Thousands of people from all over the world contribute to the work of the IPCC. For the assessment reports, IPCC scientists volunteer their time to assess the thousands of scientific papers published each year to provide a comprehensive summary of what is known about the drivers of climate change, its impacts and future risks, and how adaptation and mitigation can reduce those risks.
The IPCC has three working groups: Working Group I, dealing with the physical science basis of climate change; Working Group II, dealing with impacts, adaptation and vulnerability; and Working Group III, dealing with the mitigation of climate change. It also has a Task Force on National Greenhouse Gas Inventories that develops methodologies for measuring emissions and removals.
IPCC assessments provide governments, at all levels, with scientific information that they can use to develop climate policies. IPCC assessments are a key input into the international negotiations to tackle climate change. IPCC reports are drafted and reviewed in several stages, thus guaranteeing objectivity and transparency.
About the Sixth Assessment Cycle
Comprehensive scientific assessment reports are published every 6 to 7 years; the latest, the Fifth Assessment Report, was completed in 2014 and provided the main scientific input to the Paris Agreement.

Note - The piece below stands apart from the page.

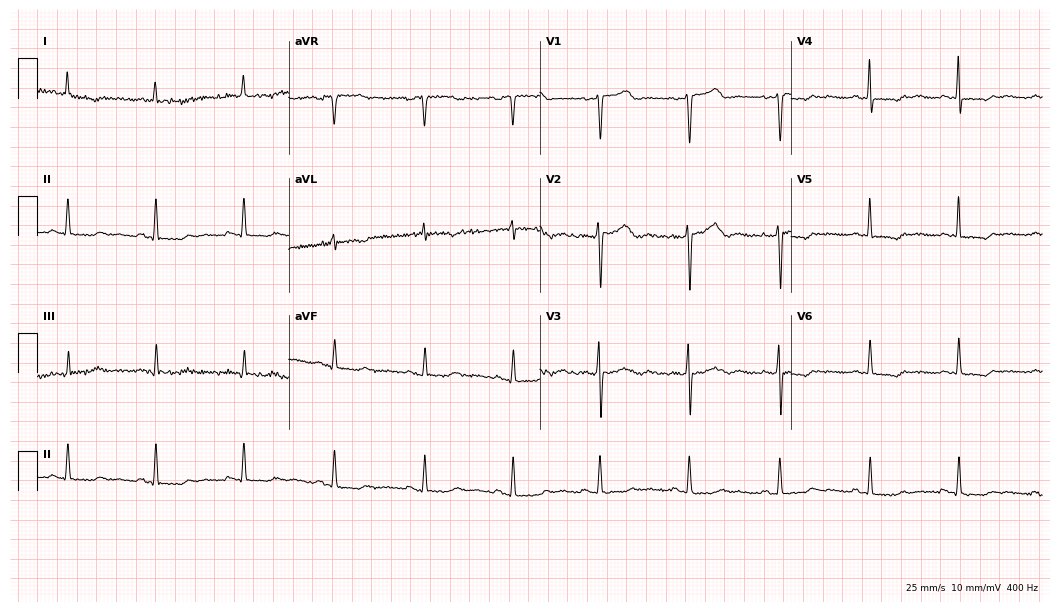
12-lead ECG (10.2-second recording at 400 Hz) from a female patient, 58 years old. Screened for six findings — first-degree AV block, right bundle branch block, left bundle branch block, sinus bradycardia, atrial fibrillation, sinus tachycardia — none is recorded.

At its 41st Session in February 2015, the IPCC decided to produce a Sixth Assessment Report (AR6). At its 42nd Session in October 2015 it elected a new Bureau that would oversee the work on this report and Special Reports to be produced in the assessment cycle. At its 43rd Session in April 2016, it decided to produce three Special Reports, a Methodology Report and AR6.

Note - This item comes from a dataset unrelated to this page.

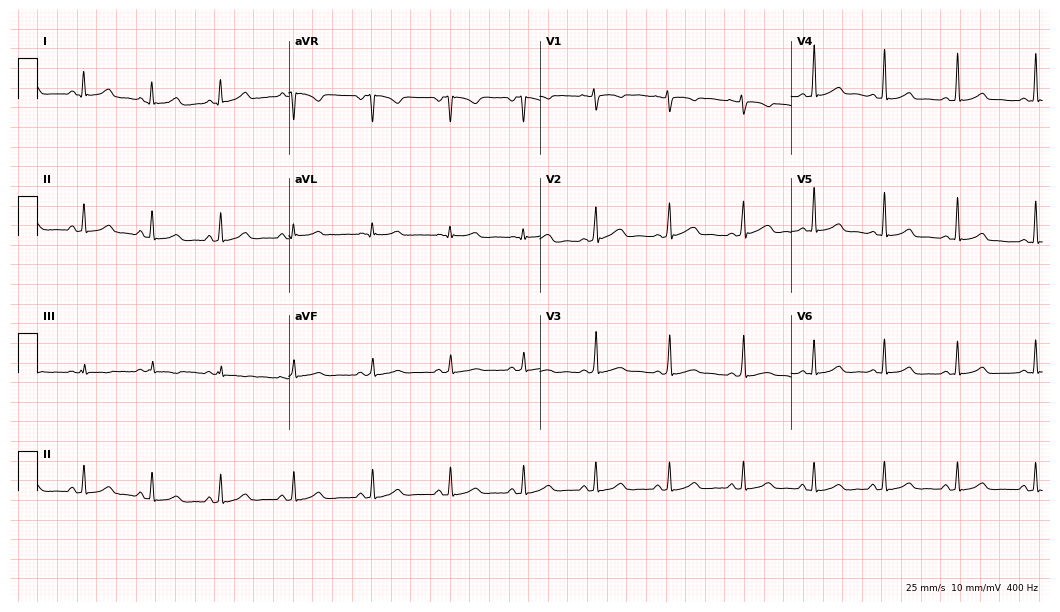
Standard 12-lead ECG recorded from a 35-year-old female patient (10.2-second recording at 400 Hz). Read as a normal ECG.

The IPCC also publishes special reports on more specific issues between assessment reports.
Global Warming of 1.5°C, an IPCC special report on the impacts of global warming of 1.5 degrees Celsius above pre-industrial levels and related global greenhouse gas emission pathways, in the context of strengthening the global response to the threat of climate change, sustainable development, and efforts to eradicate poverty was launched in October 2018.
Climate Change and Land, an IPCC special report on climate change, desertification, land degradation, sustainable land management, food security, and greenhouse gas fluxes in terrestrial ecosystems was launched in August 2019, and the Special Report on the Ocean and Cryosphere in a Changing Climate was released in September 2019.
In May 2019 the IPCC released the 2019 Refinement to the 2006 IPCC Guidelines for National Greenhouse Gas Inventories, an update to the methodology used by governments to estimate their greenhouse gas emissions and removals.